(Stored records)
· · · · · · ·

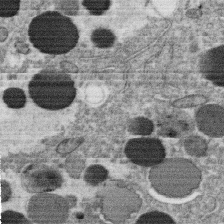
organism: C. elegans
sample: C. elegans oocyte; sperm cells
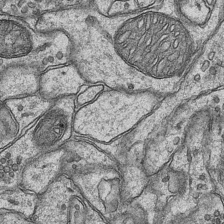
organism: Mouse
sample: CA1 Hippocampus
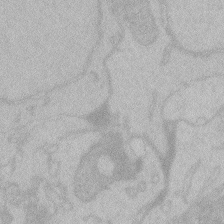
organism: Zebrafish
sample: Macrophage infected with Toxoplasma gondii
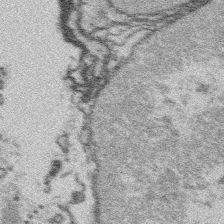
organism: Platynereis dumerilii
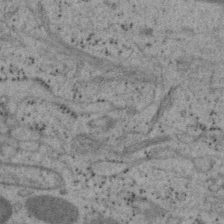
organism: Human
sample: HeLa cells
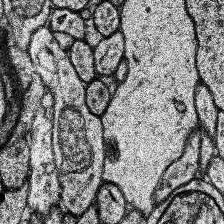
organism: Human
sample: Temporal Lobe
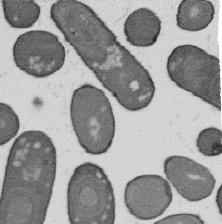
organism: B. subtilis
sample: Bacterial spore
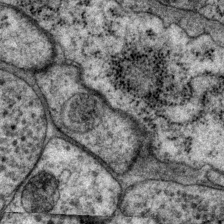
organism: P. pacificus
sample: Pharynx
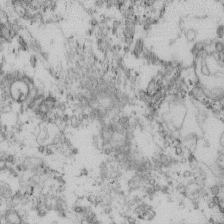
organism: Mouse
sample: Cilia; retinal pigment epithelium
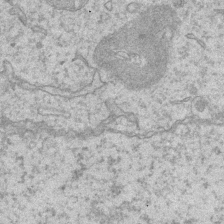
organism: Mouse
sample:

· · · · · · ·

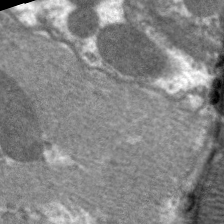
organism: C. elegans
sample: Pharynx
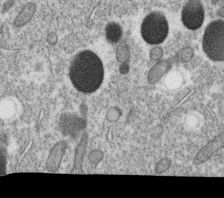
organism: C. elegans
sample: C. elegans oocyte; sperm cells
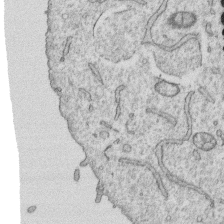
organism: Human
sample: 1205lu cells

· · · · · · ·

* **PROBLEM TO WORK ON**
Each line that holds the string "sample" is to be copied from the entries above.

* **RESPONSE TO THE TASK**
sample: C. elegans oocyte; sperm cells
sample: CA1 Hippocampus
sample: Macrophage infected with Toxoplasma gondii
sample: HeLa cells
sample: Temporal Lobe
sample: Bacterial spore
sample: Pharynx
sample: Cilia; retinal pigment epithelium
sample:
sample: Pharynx
sample: C. elegans oocyte; sperm cells
sample: 1205lu cells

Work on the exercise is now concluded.